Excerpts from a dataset
....................
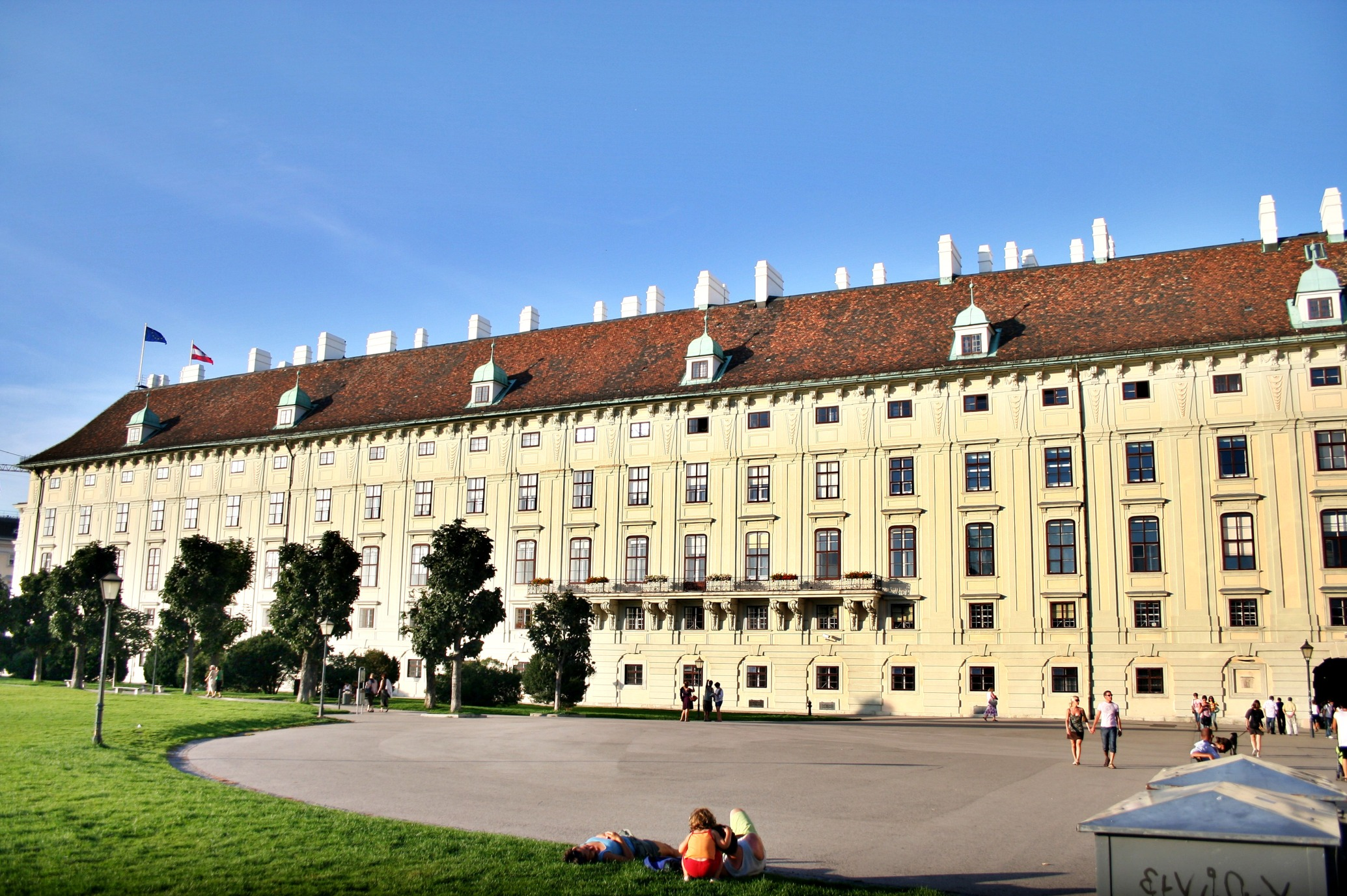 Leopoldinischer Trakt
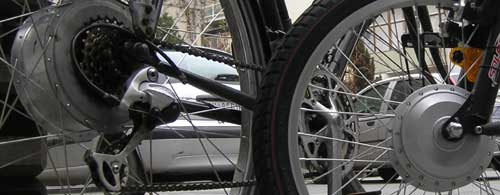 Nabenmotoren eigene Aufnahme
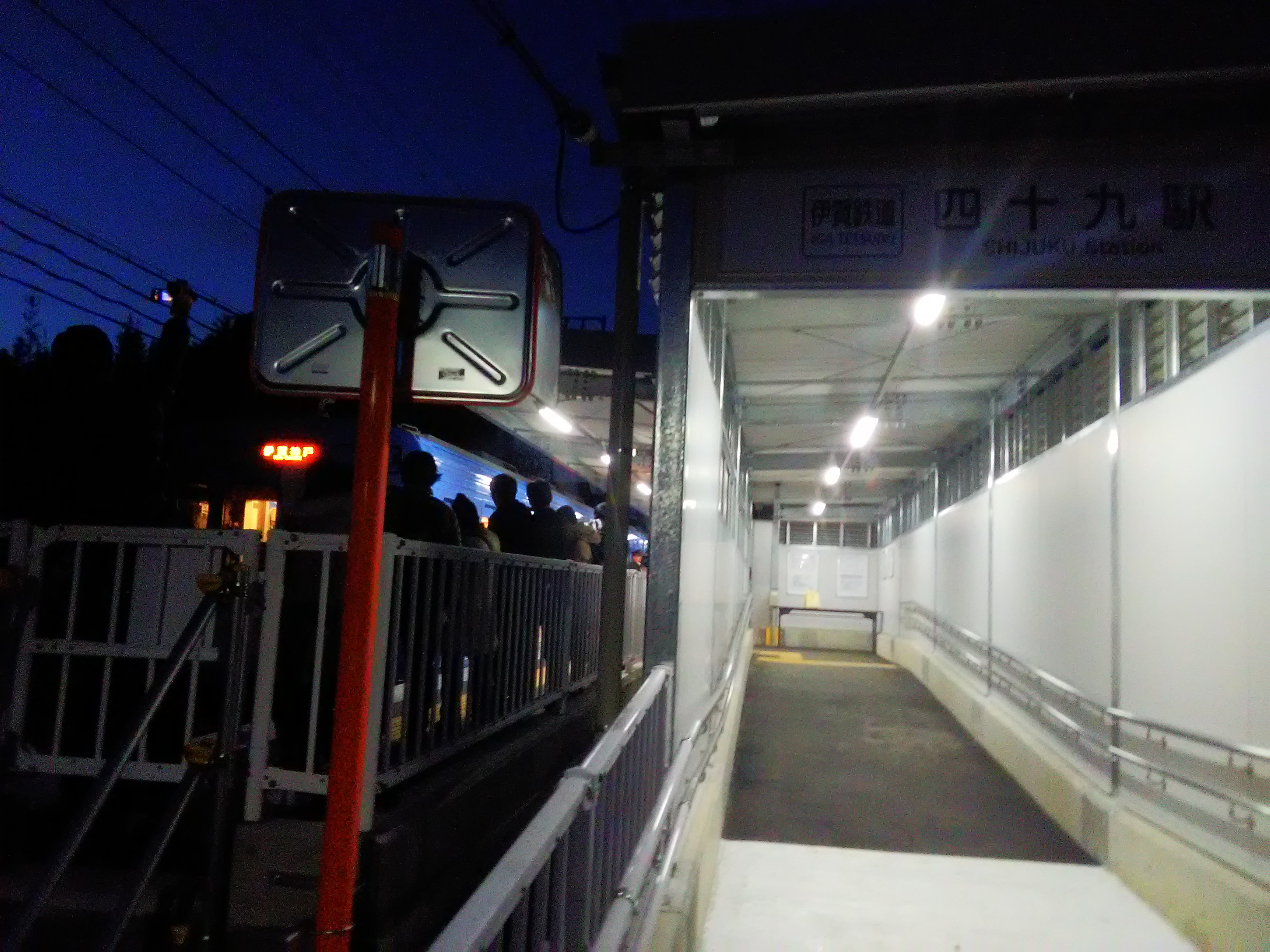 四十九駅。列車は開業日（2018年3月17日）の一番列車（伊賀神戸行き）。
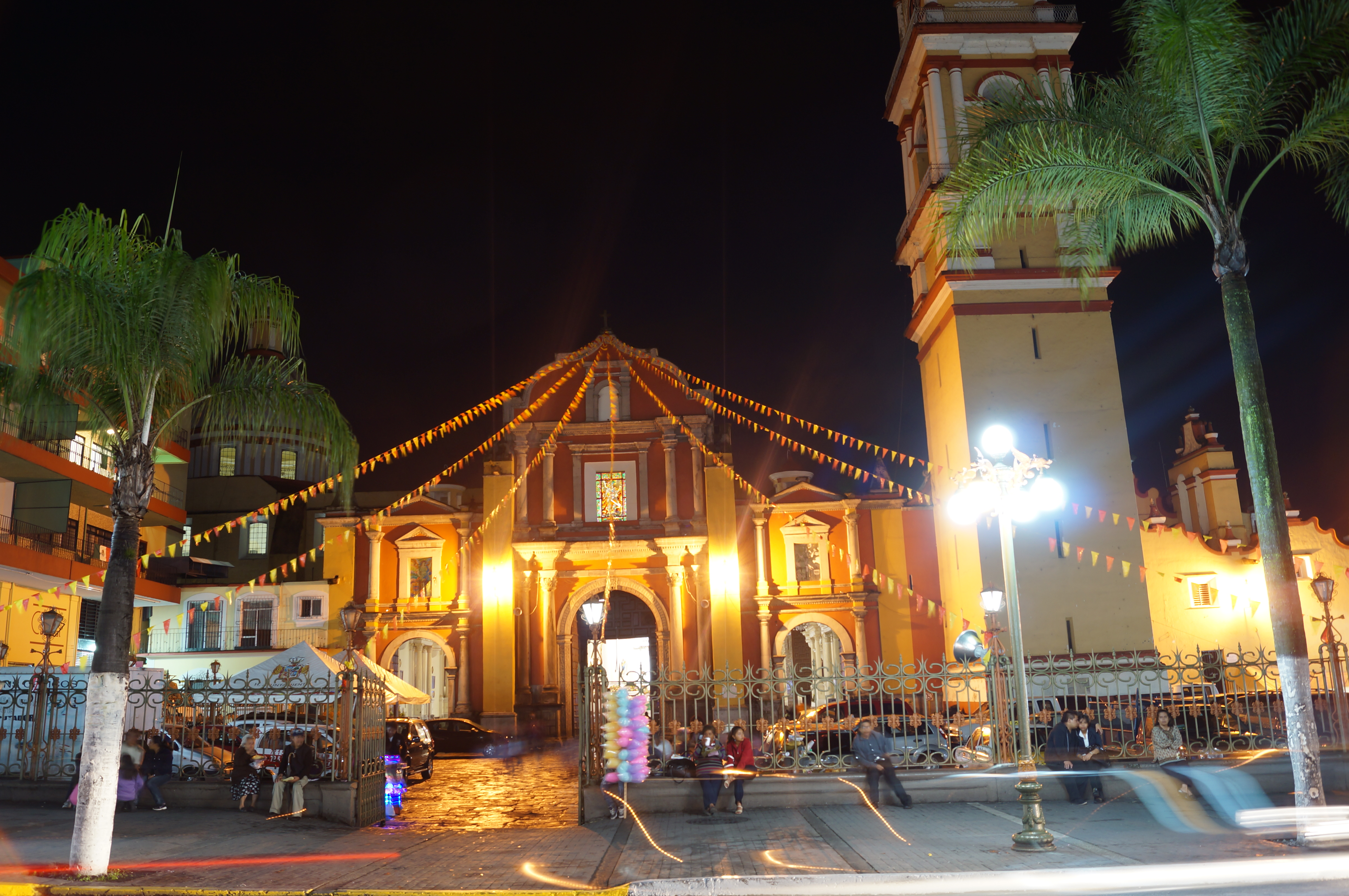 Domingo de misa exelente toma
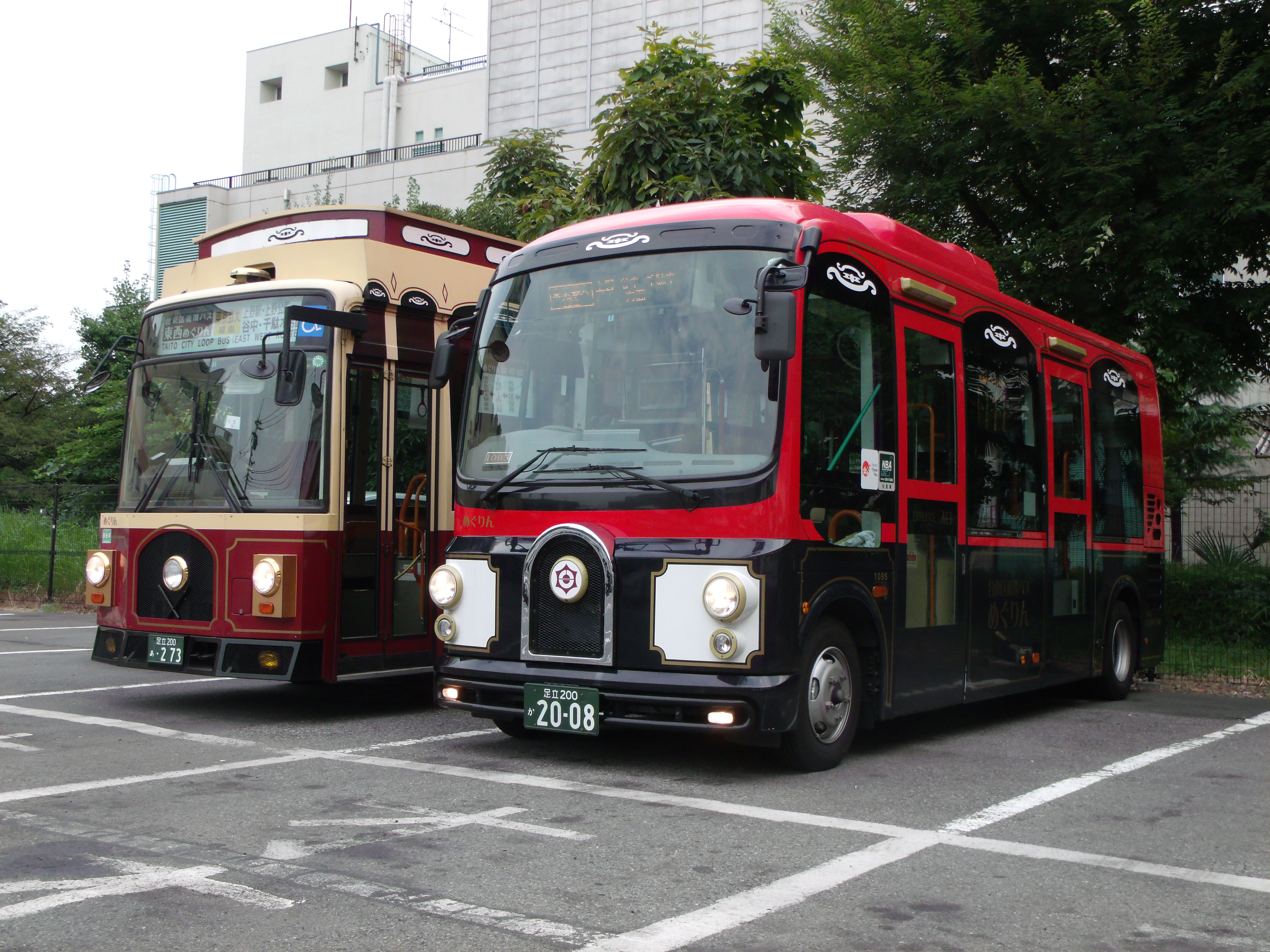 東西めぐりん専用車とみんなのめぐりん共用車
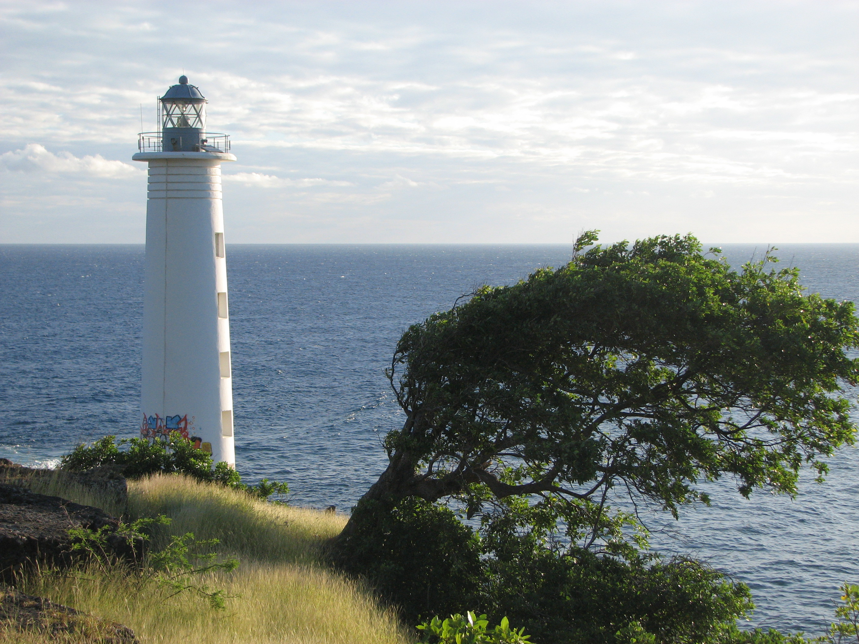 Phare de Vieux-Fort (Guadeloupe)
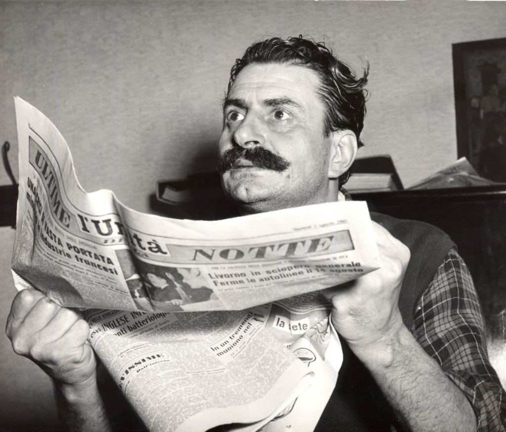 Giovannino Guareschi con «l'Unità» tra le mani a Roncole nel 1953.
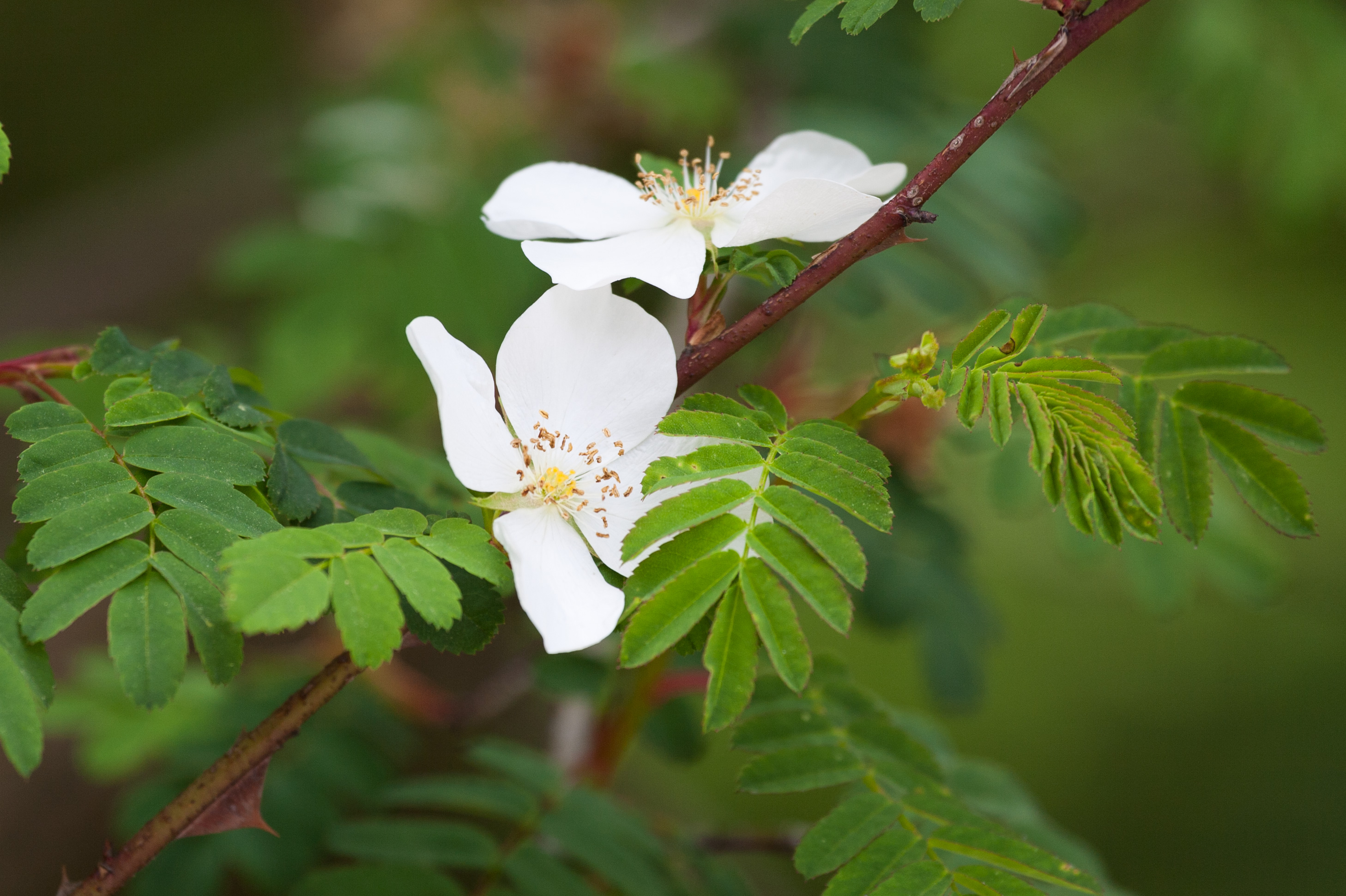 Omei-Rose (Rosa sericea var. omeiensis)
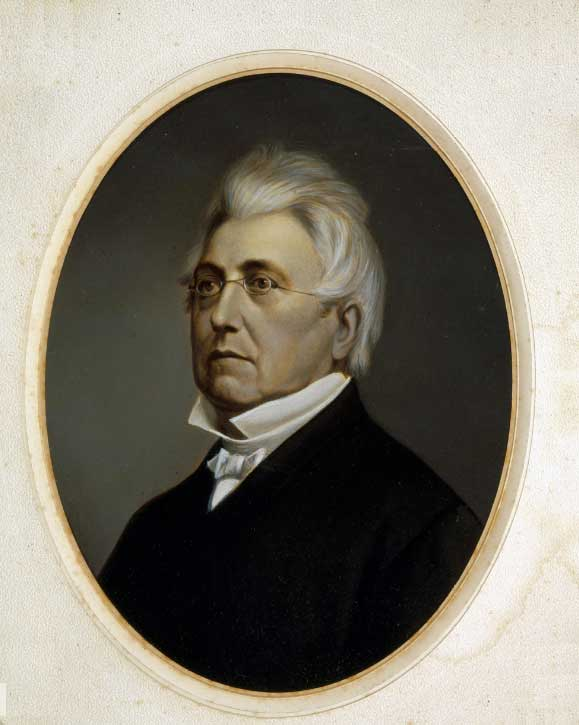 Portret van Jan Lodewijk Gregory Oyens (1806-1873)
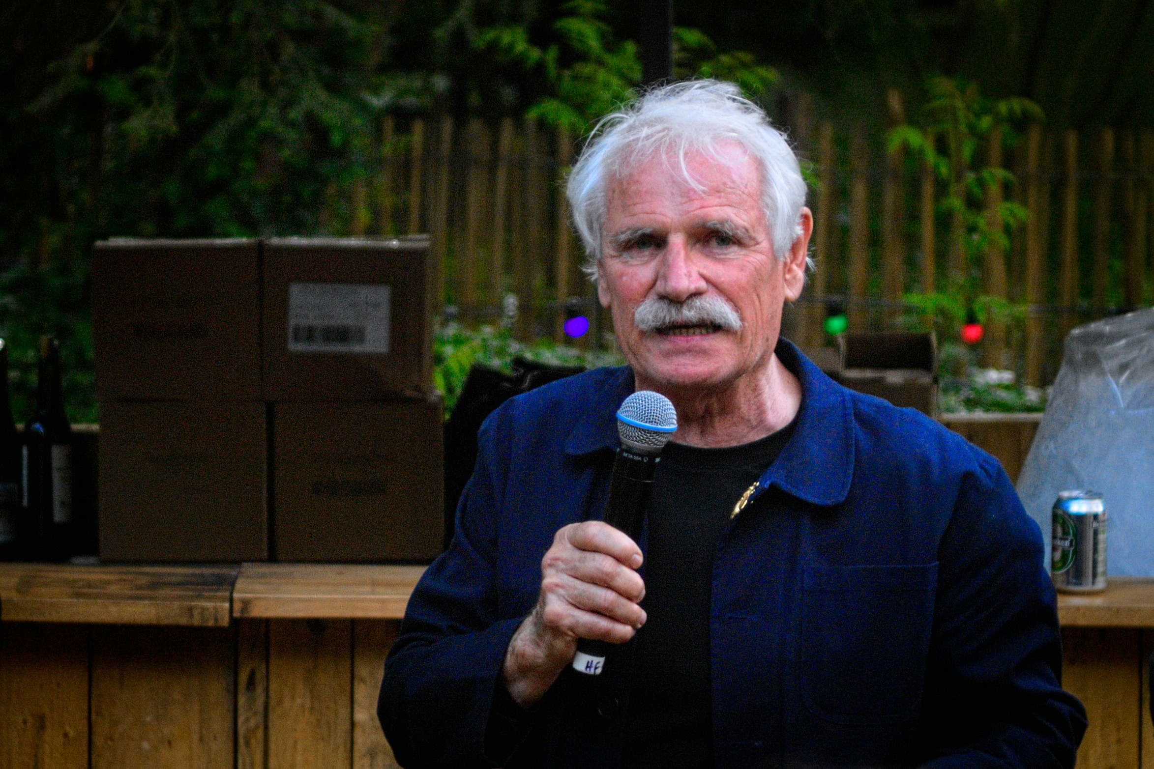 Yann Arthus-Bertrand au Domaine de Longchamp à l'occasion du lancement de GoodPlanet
....................
AIM OF THE EXERCISE = Reproduce only the lines from the line with "Domingo de misa exelente toma" to the end of the entries. Keep both ends, copy them exactly, and omit every picture.

OUTPUT =
 Domingo de misa exelente toma
 東西めぐりん専用車とみんなのめぐりん共用車
 Phare de Vieux-Fort (Guadeloupe)
 Giovannino Guareschi con «l'Unità» tra le mani a Roncole nel 1953.
 Omei-Rose (Rosa sericea var. omeiensis)
 Portret van Jan Lodewijk Gregory Oyens (1806-1873)
 Yann Arthus-Bertrand au Domaine de Longchamp à l'occasion du lancement de GoodPlanet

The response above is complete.